Pairings in Nabokov and Pynchon

Tim Strzechowski dedalus204 at attbi.com
Tue Jun 17 13:06:55 CDT 2003


Something to keep an eye on as many of us prepare for the start of the Vineland/Pale Fire simul-read:


"It is always tempting to see Nabokov's paired characters (Kinbote and Shade, Humbert and Quilty, Van and Ada) as opposing sides of a single, divided self, and to read the novels in which the paired characters appear as attempts to fuse this divided self into a psychological whole.  In Pale Fire it is especially tempting to see Shade's detached, thoughtful objectivity and Kinbote's rash, intense subjectivity as the two poles of the artistic personality, perhaps even of Nabokov's own personality.  Nabokov's interest, however, is not in psychological reconciliation; the attributes of his paired characters are, instead, distillations of irreconcilable ways of viewing the world and the self.  The public event and the private response to it, the objective fact and the subjective feeling, the outer and inner realities, the text and the commentary, make equally convincing claims as the place to begin the search for significance.  In Nabokov's terms, one of the chief values of art is that because it is fundamentally metaphoric it is able to speak of two things at once, to juxtapose the irreconcilable inner and outer realities in a single vision, as Pale Fire juxtaposes Shade's poem with Kinbote's commentary [...]" (30-31).

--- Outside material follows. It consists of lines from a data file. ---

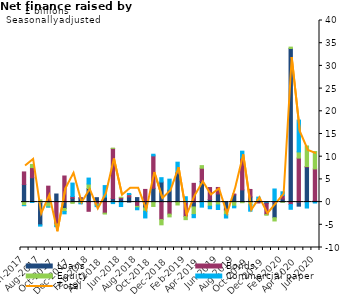
| Category | Loans | Bonds | Equity | Commercial paper |
|---|---|---|---|---|
| Jun-2017 | 3.868 | 2.776 | -0.77 | -0.017 |
| Jul-2017 | 5.36 | 2.238 | 0.7 | -0.09 |
| Aug-2017 | -5.015 | 0.002 | 0.475 | -0.276 |
| Sep-2017 | -0.177 | 3.51 | -0.887 | -0.044 |
| Oct-2017 | 1.783 | -4.847 | -0.371 | -0.197 |
| Nov-2017 | -1.412 | 5.749 | -0.676 | -0.5 |
| Dec-2017 | 0.859 | 0.379 | -0.276 | 2.954 |
| Jan-2018 | 0.884 | 0.093 | -0.269 | -0.116 |
| Feb-2018 | 2.985 | -2.027 | 0.997 | 1.309 |
| Mar-2018 | 0.974 | -0.433 | -0.214 | -0.357 |
| Apr-2018 | 1.106 | -2.435 | -0.194 | 2.532 |
| May-2018 | 0.796 | 11.031 | 0.042 | -0.33 |
| Jun-2018 | 0.718 | 0.294 | 0.056 | -0.977 |
| Jul-2018 | 1.138 | 0.494 | 0.041 | 0.233 |
| Aug-2018 | 0.989 | -0.932 | -0.326 | -0.431 |
| Sep-2018 | -1.276 | 2.795 | -0.732 | -1.484 |
| Oct-2018 | 3.043 | 7.138 | -0.958 | 0.363 |
| Nov-2018 | 4.421 | -3.846 | -1.159 | 0.958 |
| Dec-2018 | 2.649 | -2.65 | -0.607 | 2.407 |
| Jan-2019 | 6.318 | 0.161 | -0.634 | 2.312 |
| Feb-2019 | -0.093 | -3.084 | -0.689 | 1.181 |
| Mar-2019 | -1.069 | 4.131 | -1.684 | -0.683 |
| Apr-2019 | 4.542 | 2.92 | 0.57 | -1.109 |
| May-2019 | 0.585 | 2.622 | -0.905 | -0.561 |
| Jun-2019 | 1.791 | 1.437 | -0.625 | -1.001 |
| Jul-2019 | -1.641 | -0.281 | -0.842 | -0.742 |
| Aug-2019 | 1.597 | 0.174 | -0.907 | -0.357 |
| Sep-2019 | 2.687 | 6.981 | -0.133 | 1.548 |
| Oct-2019 | 1.135 | 1.651 | -0.588 | -1.416 |
| Nov-2019 | 0.433 | -0.195 | 0.013 | 0.654 |
| Dec-2019 | -0.329 | -2.415 | -0.15 | 0.031 |
| Jan-2020 | -3.44 | 0.155 | -0.718 | 2.731 |
| Feb-2020 | 0.681 | 0.764 | -0.024 | 0.826 |
| Mar-2020 | 33.831 | -0.54 | 0.307 | -1.041 |
| Apr-2020 | -0.894 | 9.698 | 1.354 | 7.014 |
| May-2020 | 7.716 | 0.131 | 4.518 | -1.303 |
| Jun-2020 | 0.35 | 6.961 | 3.823 | -0.204 |

Lucy Maddox, Nabokov's Novels in English   U of Georgia Press   1983



"[...] Vineland may, however, teach us to read Pynchon, whose coherence emerges from loosely pleated variations on a group of related themes and ideas.  For Pynchon, the order that makes plot meaningful is not established according to the old-fashioned principles of unity and economy, the full working-out of implications inherent in a single situation.  Coherence is especially not expressed through one-way linear time.  Rather, the narrative develops its own unique logic of connectedness through permutations, comparisons, inversions, and variations.  Vineland, in particular, juggles doubles and pairs, configurations of two both alike and dissimilar.  As befits a story of double-dealing, the novel is full of images of duplicity: of doubles, twins, partners, and foils, involved in acts of deception, conversion, and disguise.  Some of the central characters feel deep, inner, divisions; each has a reflected other self or double.  The world, too, is zygomorphic; reality itself is not single, any more than Pynchon's narrative is, but rather bifurcated, entwined, duplicitous.  Repeated allusions invoke a second or alternative reality beside the one characters seem to inhabit -- like the other "mode of meaning behind the obvious" intuited by Oedipa Maas when she understands how reduced the possibilities have become in America [...]"  (101-02).


Susan Strehle, "Pynchon's 'Elaborate Game of Doubles' in Vineland"  The Vineland Papers  1994


Perhaps worth commenting on before we begin the discussions, too?